Le maestro attachant un soin particulier à contrôler ses chanteurs, on pourra faire le même reproche au plateau vocal. La jolie Katherine Watson d’abord soigne bien plus sa ligne de chant que son personnage, trop lisse pour émouvoir, son angoisse ne la pousse à aucun excès. Philippe Jaroussky sillonne le même angélisme, malgré l’appui de certains beaux graves dont on le croyait détourné ; il ne brille que dans l’aigu, le medium semblant affligé d’une sourdine, et le personnage n’impressionne que dans les points d’orgue (magnifiquement tenus, notamment dans « The raptured soul »). Ici encore c’est techniquement quasi-irréprochable, mais pour ce rôle, on aurait préféré un contre-ténor avec plus de corps et de sensualité afin que son « Sweet rose and lily » sonne moins enfantin et éthéré.
On ne pourra par contre reprocher ni à Stéphanie d’Oustrac, ni à Kresimir Spicer de chanter sur la pointe des pieds : les deux font preuve d’un engagement scénique et vocal bien plus hardi, avec une technique vocale tout aussi éprouvée, mais c’est leur conception du personnage qui ne nous convainc guère. Septimius chante la tolérance avec un bon sens délicat mais naïf, presque rustique, on ne le sent, ni ne l’entend que trop rarement affligé par le sort des chrétiens. Quant à Irene, c’est bien la mise-en-scène qui en ternit le rayonnant éclat, le « calme fondement de la foi » (P.Kaminsky) : elle est ici bien trop agitée et hésitante pour ressembler à autre chose qu’une névrosée, et avec toute la noble puissance que peut y mettre une Stéphanie d’Oustrac, on craint de voir surgir Armide à tout moment.
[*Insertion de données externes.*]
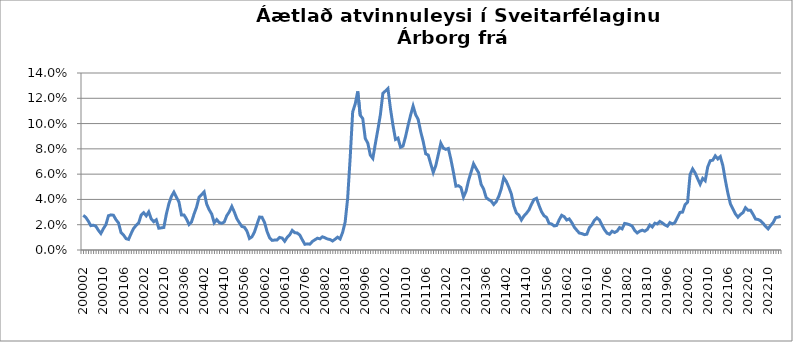
| Category | Series 0 |
|---|---|
| 200002 | 0.027 |
| 200003 | 0.026 |
| 200004 | 0.023 |
| 200005 | 0.019 |
| 200006 | 0.02 |
| 200007 | 0.019 |
| 200008 | 0.016 |
| 200009 | 0.013 |
| 200010 | 0.017 |
| 200011 | 0.02 |
| 200012 | 0.027 |
| 200101 | 0.028 |
| 200102 | 0.027 |
| 200103 | 0.024 |
| 200104 | 0.021 |
| 200105 | 0.014 |
| 200106 | 0.012 |
| 200107 | 0.009 |
| 200108 | 0.008 |
| 200109 | 0.013 |
| 200110 | 0.017 |
| 200111 | 0.02 |
| 200112 | 0.021 |
| 200201 | 0.028 |
| 200202 | 0.03 |
| 200203 | 0.027 |
| 200204 | 0.03 |
| 200205 | 0.025 |
| 200206 | 0.022 |
| 200207 | 0.024 |
| 200208 | 0.017 |
| 200209 | 0.018 |
| 200210 | 0.018 |
| 200211 | 0.028 |
| 200212 | 0.037 |
| 200301 | 0.042 |
| 200302 | 0.046 |
| 200303 | 0.042 |
| 200304 | 0.038 |
| 200305 | 0.028 |
| 200306 | 0.028 |
| 200307 | 0.025 |
| 200308 | 0.02 |
| 200309 | 0.022 |
| 200310 | 0.028 |
| 200311 | 0.034 |
| 200312 | 0.042 |
| 200401 | 0.044 |
| 200402 | 0.046 |
| 200403 | 0.036 |
| 200404 | 0.032 |
| 200405 | 0.029 |
| 200406 | 0.022 |
| 200407 | 0.024 |
| 200408 | 0.022 |
| 200409 | 0.021 |
| 200410 | 0.022 |
| 200411 | 0.027 |
| 200412 | 0.03 |
| 200501 | 0.034 |
| 200502 | 0.03 |
| 200503 | 0.025 |
| 200504 | 0.022 |
| 200505 | 0.019 |
| 200506 | 0.018 |
| 200507 | 0.015 |
| 200508 | 0.009 |
| 200509 | 0.01 |
| 200510 | 0.014 |
| 200511 | 0.02 |
| 200512 | 0.026 |
| 200601 | 0.026 |
| 200602 | 0.022 |
| 200603 | 0.015 |
| 200604 | 0.01 |
| 200605 | 0.008 |
| 200606 | 0.008 |
| 200607 | 0.008 |
| 200608 | 0.01 |
| 200609 | 0.009 |
| 200610 | 0.007 |
| 200611 | 0.01 |
| 200612 | 0.012 |
| 200701 | 0.015 |
| 200702 | 0.014 |
| 200703 | 0.013 |
| 200704 | 0.012 |
| 200705 | 0.008 |
| 200706 | 0.005 |
| 200707 | 0.005 |
| 200708 | 0.005 |
| 200709 | 0.007 |
| 200710 | 0.008 |
| 200711 | 0.009 |
| 200712 | 0.009 |
| 200801 | 0.01 |
| 200802 | 0.01 |
| 200803 | 0.009 |
| 200804 | 0.008 |
| 200805 | 0.007 |
| 200806 | 0.009 |
| 200807 | 0.01 |
| 200808 | 0.009 |
| 200809 | 0.014 |
| 200810 | 0.022 |
| 200811 | 0.041 |
| 200812 | 0.073 |
| 200901 | 0.109 |
| 200902 | 0.116 |
| 200903 | 0.125 |
| 200904 | 0.107 |
| 200905 | 0.104 |
| 200906 | 0.088 |
| 200907 | 0.085 |
| 200908 | 0.075 |
| 200909 | 0.072 |
| 200910 | 0.084 |
| 200911 | 0.095 |
| 200912 | 0.107 |
| 201001 | 0.124 |
| 201002 | 0.126 |
| 201003 | 0.128 |
| 201004 | 0.112 |
| 201005 | 0.099 |
| 201006 | 0.087 |
| 201007 | 0.089 |
| 201008 | 0.081 |
| 201009 | 0.082 |
| 201010 | 0.09 |
| 201011 | 0.099 |
| 201012 | 0.107 |
| 201101 | 0.114 |
| 201102 | 0.107 |
| 201103 | 0.103 |
| 201104 | 0.094 |
| 201105 | 0.086 |
| 201106 | 0.076 |
| 201107 | 0.075 |
| 201108 | 0.068 |
| 201109 | 0.061 |
| 201110 | 0.067 |
| 201111 | 0.076 |
| 201112 | 0.085 |
| 201201 | 0.081 |
| 201202 | 0.08 |
| 201203 | 0.08 |
| 201204 | 0.072 |
| 201205 | 0.062 |
| 201206 | 0.05 |
| 201207 | 0.051 |
| 201208 | 0.049 |
| 201209 | 0.042 |
| 201210 | 0.046 |
| 201211 | 0.055 |
| 201212 | 0.062 |
| 201301 | 0.068 |
| 201302 | 0.065 |
| 201303 | 0.061 |
| 201304 | 0.052 |
| 201305 | 0.048 |
| 201306 | 0.042 |
| 201307 | 0.04 |
| 201308 | 0.039 |
| 201309 | 0.036 |
| 201310 | 0.038 |
| 201311 | 0.042 |
| 201312 | 0.048 |
| 201401 | 0.057 |
| 201402 | 0.054 |
| 201403 | 0.05 |
| 201404 | 0.044 |
| 201405 | 0.035 |
| 201406 | 0.029 |
| 201407 | 0.028 |
| 201408 | 0.024 |
| 201409 | 0.027 |
| 201410 | 0.029 |
| 201411 | 0.032 |
| 201412 | 0.036 |
| 201501 | 0.04 |
| 201502 | 0.041 |
| 201503 | 0.035 |
| 201504 | 0.03 |
| 201505 | 0.027 |
| 201506 | 0.026 |
| 201507 | 0.021 |
| 201508 | 0.021 |
| 201509 | 0.019 |
| 201510 | 0.019 |
| 201511 | 0.024 |
| 201512 | 0.027 |
| 201601 | 0.026 |
| 201602 | 0.024 |
| 201603 | 0.025 |
| 201604 | 0.022 |
| 201605 | 0.018 |
| 201606 | 0.016 |
| 201607 | 0.013 |
| 201608 | 0.013 |
| 201609 | 0.012 |
| 201610 | 0.013 |
| 201611 | 0.018 |
| 201612 | 0.02 |
| 201701 | 0.024 |
| 201702 | 0.025 |
| 201703 | 0.024 |
| 201704 | 0.02 |
| 201705 | 0.016 |
| 201706 | 0.013 |
| 201707 | 0.012 |
| 201708 | 0.015 |
| 201709 | 0.014 |
| 201710 | 0.015 |
| 201711 | 0.018 |
| 201712 | 0.017 |
| 201801 | 0.021 |
| 201802 | 0.021 |
| 201803 | 0.02 |
| 201804 | 0.019 |
| 201805 | 0.015 |
| 201806 | 0.013 |
| 201807 | 0.015 |
| 201808 | 0.016 |
| 201809 | 0.015 |
| 201810 | 0.016 |
| 201811 | 0.02 |
| 201812 | 0.018 |
| 201901 | 0.021 |
| 201902 | 0.021 |
| 201903 | 0.023 |
| 201904 | 0.021 |
| 201905 | 0.02 |
| 201906 | 0.019 |
| 201907 | 0.022 |
| 201908 | 0.021 |
| 201909 | 0.022 |
| 201910 | 0.026 |
| 201911 | 0.03 |
| 201912 | 0.03 |
| 202001 | 0.036 |
| 202002 | 0.038 |
| 202003 | 0.06 |
| 202004 | 0.064 |
| 202005 | 0.061 |
| 202006 | 0.056 |
| 202007 | 0.052 |
| 202008 | 0.057 |
| 202009 | 0.055 |
| 202010 | 0.066 |
| 202011 | 0.071 |
| 202012 | 0.071 |
| 202101 | 0.074 |
| 202102 | 0.072 |
| 202103 | 0.074 |
| 202104 | 0.067 |
| 202105 | 0.055 |
| 202106 | 0.045 |
| 202107 | 0.037 |
| 202108 | 0.032 |
| 202109 | 0.029 |
| 202110 | 0.026 |
| 202111 | 0.028 |
| 202112 | 0.03 |
| 202201 | 0.033 |
| 202202 | 0.031 |
| 202203 | 0.031 |
| 202204 | 0.028 |
| 202205 | 0.024 |
| 202206 | 0.024 |
| 202207 | 0.023 |
| 202208 | 0.021 |
| 202209 | 0.019 |
| 202210 | 0.017 |
| 202211 | 0.019 |
| 202212 | 0.022 |
| 202301 | 0.026 |
| 202302 | 0.026 |
| 202303 | 0.027 |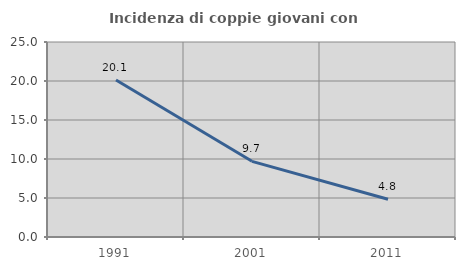
| Category | Incidenza di coppie giovani con figli |
|---|---|
| 1991.0 | 20.119 |
| 2001.0 | 9.702 |
| 2011.0 | 4.832 |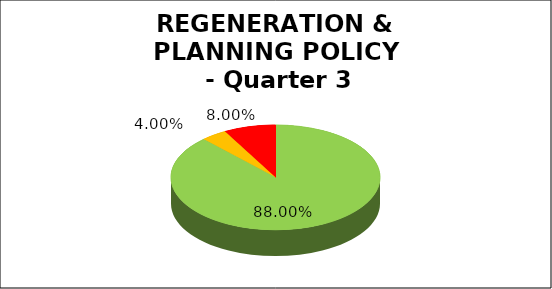
| Category | Q3 |
|---|---|
| Green | 0.88 |
| Amber | 0.04 |
| Red | 0.08 |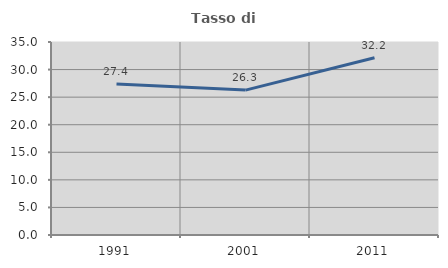
| Category | Tasso di occupazione   |
|---|---|
| 1991.0 | 27.379 |
| 2001.0 | 26.276 |
| 2011.0 | 32.153 |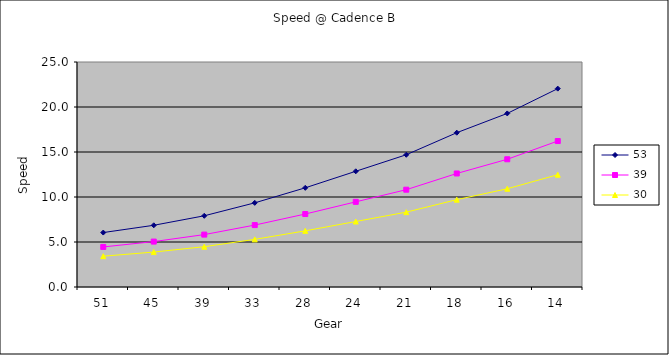
| Category | 53 | 39 | 30 |
|---|---|---|---|
| 51.0 | 6.05 | 4.452 | 3.425 |
| 45.0 | 6.857 | 5.046 | 3.881 |
| 39.0 | 7.912 | 5.822 | 4.478 |
| 33.0 | 9.35 | 6.881 | 5.293 |
| 28.0 | 11.02 | 8.109 | 6.238 |
| 24.0 | 12.857 | 9.461 | 7.277 |
| 21.0 | 14.694 | 10.812 | 8.317 |
| 18.0 | 17.143 | 12.614 | 9.703 |
| 16.0 | 19.285 | 14.191 | 10.916 |
| 14.0 | 22.04 | 16.218 | 12.476 |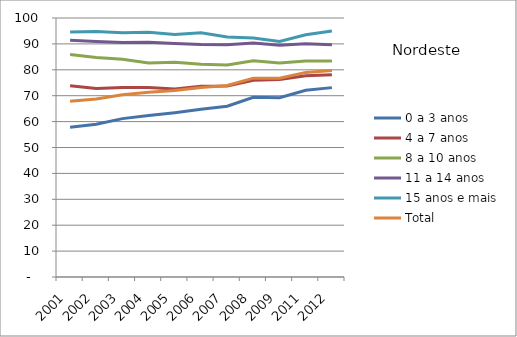
| Category | 0 a 3 anos | 4 a 7 anos | 8 a 10 anos | 11 a 14 anos | 15 anos e mais | Total |
|---|---|---|---|---|---|---|
| 2001.0 | 57.78 | 73.8 | 85.91 | 91.44 | 94.55 | 67.85 |
| 2002.0 | 58.98 | 72.79 | 84.74 | 90.96 | 94.76 | 68.75 |
| 2003.0 | 61.15 | 73.19 | 84.03 | 90.54 | 94.31 | 70.37 |
| 2004.0 | 62.36 | 73.12 | 82.64 | 90.64 | 94.46 | 71.31 |
| 2005.0 | 63.44 | 72.62 | 82.93 | 90.18 | 93.59 | 71.98 |
| 2006.0 | 64.74 | 73.65 | 82.11 | 89.81 | 94.34 | 73.19 |
| 2007.0 | 65.91 | 73.72 | 81.82 | 89.68 | 92.66 | 73.97 |
| 2008.0 | 69.37 | 75.96 | 83.49 | 90.37 | 92.29 | 76.78 |
| 2009.0 | 69.24 | 76.22 | 82.62 | 89.45 | 90.95 | 76.71 |
| 2011.0 | 72.12 | 77.68 | 83.35 | 90.03 | 93.55 | 79 |
| 2012.0 | 73.12 | 78.1 | 83.36 | 89.65 | 95.02 | 79.72 |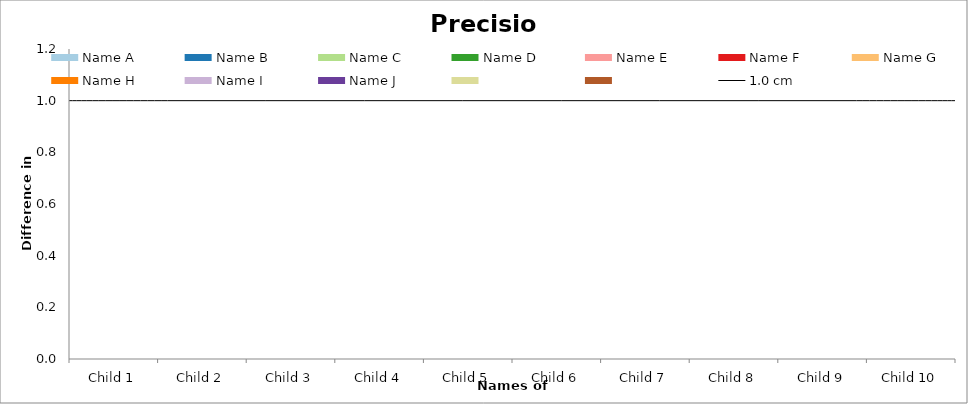
| Category | Name A | Name B | Name C | Name D | Name E | Name F | Name G | Name H | Name I | Name J | Series 10 | Series 11 |
|---|---|---|---|---|---|---|---|---|---|---|---|---|
| Child 1 | 0 | 0 | 0 | 0 | 0 | 0 | 0 | 0 | 0 | 0 | 0 | 0 |
| Child 2 | 0 | 0 | 0 | 0 | 0 | 0 | 0 | 0 | 0 | 0 | 0 | 0 |
| Child 3 | 0 | 0 | 0 | 0 | 0 | 0 | 0 | 0 | 0 | 0 | 0 | 0 |
| Child 4 | 0 | 0 | 0 | 0 | 0 | 0 | 0 | 0 | 0 | 0 | 0 | 0 |
| Child 5 | 0 | 0 | 0 | 0 | 0 | 0 | 0 | 0 | 0 | 0 | 0 | 0 |
| Child 6 | 0 | 0 | 0 | 0 | 0 | 0 | 0 | 0 | 0 | 0 | 0 | 0 |
| Child 7 | 0 | 0 | 0 | 0 | 0 | 0 | 0 | 0 | 0 | 0 | 0 | 0 |
| Child 8 | 0 | 0 | 0 | 0 | 0 | 0 | 0 | 0 | 0 | 0 | 0 | 0 |
| Child 9 | 0 | 0 | 0 | 0 | 0 | 0 | 0 | 0 | 0 | 0 | 0 | 0 |
| Child 10 | 0 | 0 | 0 | 0 | 0 | 0 | 0 | 0 | 0 | 0 | 0 | 0 |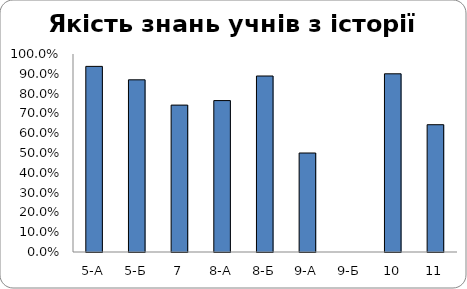
| Category | Series 0 |
|---|---|
| 5-А | 0.938 |
| 5-Б | 0.87 |
| 7 | 0.742 |
| 8-А | 0.765 |
| 8-Б | 0.889 |
| 9-А | 0.5 |
| 9-Б | 0 |
| 10 | 0.9 |
| 11 | 0.643 |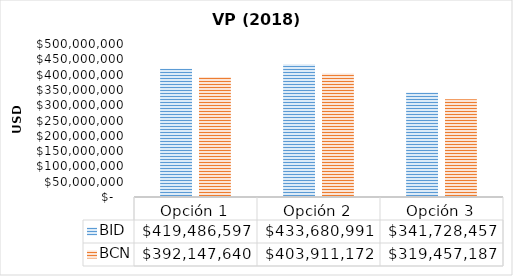
| Category | BID | BCN |
|---|---|---|
| Opción 1 | 419486596.717 | 392147640.48 |
| Opción 2 | 433680991.27 | 403911172.047 |
| Opción 3 | 341728457.458 | 319457187.252 |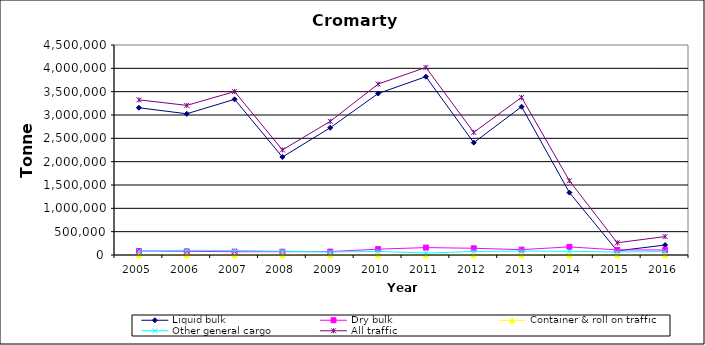
| Category | Liquid bulk | Dry bulk | Container & roll on traffic | Other general cargo | All traffic |
|---|---|---|---|---|---|
| 2005.0 | 3156000 | 86000 | 0 | 84000 | 3325000 |
| 2006.0 | 3026000 | 79000 | 0 | 101000 | 3206000 |
| 2007.0 | 3336000 | 70000 | 0 | 97000 | 3502000 |
| 2008.0 | 2100000 | 70000 | 0 | 81000 | 2252000 |
| 2009.0 | 2726958 | 73490 | 0 | 63591 | 2864039 |
| 2010.0 | 3460000 | 125000 | 0 | 78000 | 3663000 |
| 2011.0 | 3821000 | 159000 | 0 | 41000 | 4020000 |
| 2012.0 | 2408000 | 144000 | 0 | 76000 | 2628000 |
| 2013.0 | 3178000 | 115000 | 0 | 85000 | 3378000 |
| 2014.0 | 1337000 | 174000 | 0 | 80000 | 1591000 |
| 2015.0 | 89000 | 109000 | 0 | 64000 | 262000 |
| 2016.0 | 213000 | 108000 | 0 | 74000 | 395000 |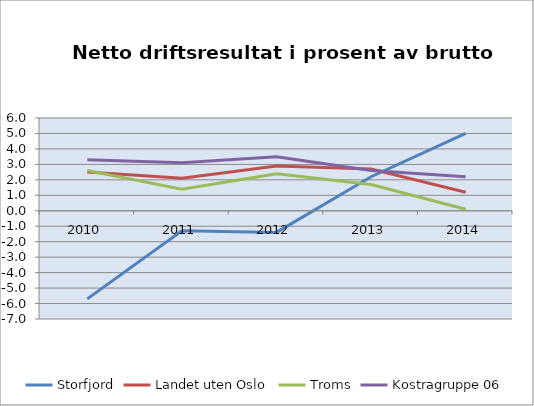
| Category | Storfjord | Landet uten Oslo | Troms | Kostragruppe 06 |
|---|---|---|---|---|
| 2010 | -5.7 | 2.5 | 2.6 | 3.3 |
| 2011 | -1.3 | 2.1 | 1.4 | 3.1 |
| 2012 | -1.4 | 2.9 | 2.4 | 3.5 |
| 2013 | 2.2 | 2.7 | 1.7 | 2.6 |
| 2014 | 5 | 1.2 | 0.1 | 2.2 |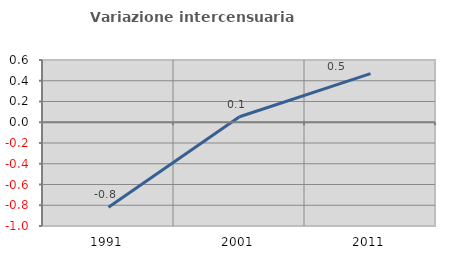
| Category | Variazione intercensuaria annua |
|---|---|
| 1991.0 | -0.818 |
| 2001.0 | 0.053 |
| 2011.0 | 0.469 |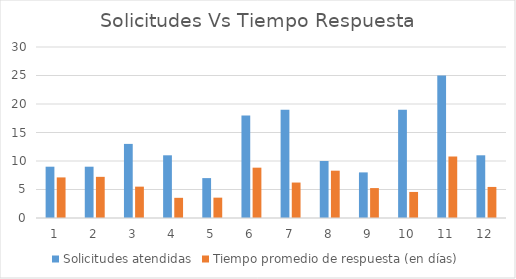
| Category | Solicitudes atendidas | Tiempo promedio de respuesta (en días) |
|---|---|---|
| 0 | 9 | 7.12 |
| 1 | 9 | 7.22 |
| 2 | 13 | 5.5 |
| 3 | 11 | 3.54 |
| 4 | 7 | 3.57 |
| 5 | 18 | 8.83 |
| 6 | 19 | 6.22 |
| 7 | 10 | 8.3 |
| 8 | 8 | 5.25 |
| 9 | 19 | 4.57 |
| 10 | 25 | 10.79 |
| 11 | 11 | 5.45 |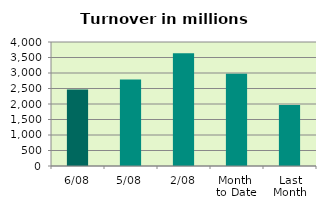
| Category | Series 0 |
|---|---|
| 6/08 | 2465.523 |
| 5/08 | 2794.196 |
| 2/08 | 3636.382 |
| Month 
to Date | 2976.704 |
| Last
Month | 1965.856 |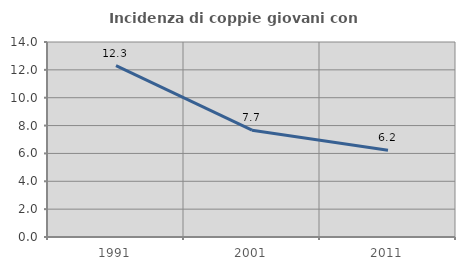
| Category | Incidenza di coppie giovani con figli |
|---|---|
| 1991.0 | 12.297 |
| 2001.0 | 7.669 |
| 2011.0 | 6.225 |

Ce sont finalement les deux interprètes qui souffrent le plus de la comparaison avec la production de Glyndebourne, où une Lorraine Hunt maternelle et un Richard Croft torturé irradiaient le plateau.
Enfin le Valens de Callum Thorpe est une belle découverte : même si l’émission est parfois trop engorgée, il irrigue la voix du gouverneur d’une vilénie qui ne sombre jamais dans le vulgaire, et compose un personnage qui n’en est que plus détestable. Terminons par le chœur des Arts Florissants : précis, vivants, raffinés et puissants, leur excellence réside sans doute dans cette capacité à nous surprendre à chaque fois par tant de qualités, auxquelles nous n’arrivons pas à nous habituer.